Em sua delação, Rogério Nora não citou valores, nem detalhou
como era repassada a propina, o que segundo ele era função de outros executivos
subordinados a ele na empresa. O delator, contudo, confirmou que todos os
acertos de propina foram autorizados por ele, tanto nas obras da Norte-Sul,
quanto nas da Ligação Leste-Oeste que a Andrade participou e que o ex-deputado
federal Valdemar Costa Neto foi um dos nomes do PR que teria se beneficiado do
esquema.

Ao todo, a Andrade venceu três lotes da Norte-Sul em 2004 e
outros dois em 2007, além de ter vencido um lote da Leste-Oeste.

Condenado a sete anos e dez meses de prisão por corrupção e
lavagem de dinheiro no escândalo do mensalão, Costa Neto foi beneficiado no ano
passado com um indulto natalino decretado pela então presidente Dilma Rousseff
e teve sua pena perdoada.

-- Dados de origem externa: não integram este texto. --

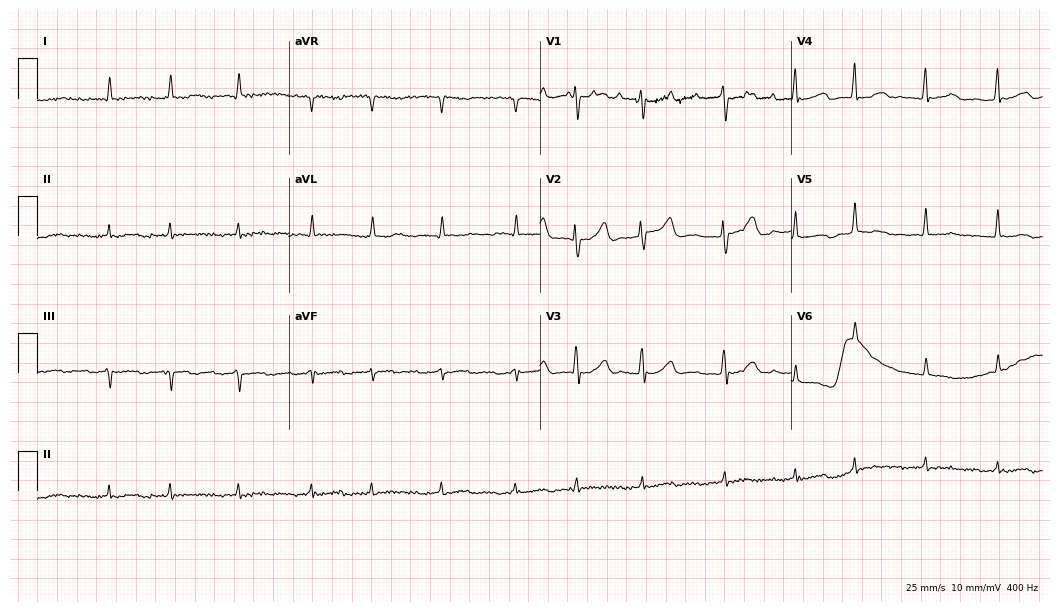
Standard 12-lead ECG recorded from an 85-year-old female (10.2-second recording at 400 Hz). None of these six findings is recorded: first-degree AV block, right bundle branch block (RBBB), left bundle branch block (LBBB), sinus bradycardia, atrial fibrillation (AF), sinus tachycardia. Findings outside these six are not listed.

Atualmente ele está em liberdade.

Investigações.
Investigadas desde 2009, as irregularidades nas obras das ferrovias Norte-Sul e
Leste Oeste renderam, somente neste ano, duas operações policiais (O Recebedor
e Tabela Periódica) que já identificaram a atuação de um cartel de 37
empreiteiras no setor de 2000 a 2010. Somente no Estado de Goiás, foram
identificados prejuízos de ao menos R$ 630 milhões, segundo a Procuradoria da
República.

Até o momento, a investigação utilizou um acordo de
leniência da Camargo Corrêa firmado graças aos desdobramentos da Lava Jato,
para avançar nas apurações. Os depoimentos da Andrade, que também confirmou a
existência do esquema ilícito, ainda não foram utilizados nas operações
deflagradas até hoje contra o esquema na Valec e poderão embasar ainda novas
investigações e denúncias contra eventuais suspeitos.

Deflagrada em fevereiro, com apoio da leniência da Camargo
Corrêa, a Operação O Recebedor já deu origem a uma ação penal contra Juquinha e
outros sete réus acusados de participar do esquema. A ação tramita na Justiça
Federal em Goiás e pede que eles devolvam R$ 237 milhões que teriam sido
superfaturados somente em um dos trechos das ferrovias Norte-Sul e Leste-Oeste
que passam por Goiás.Ao todo, as duas obras passam por dez Estados.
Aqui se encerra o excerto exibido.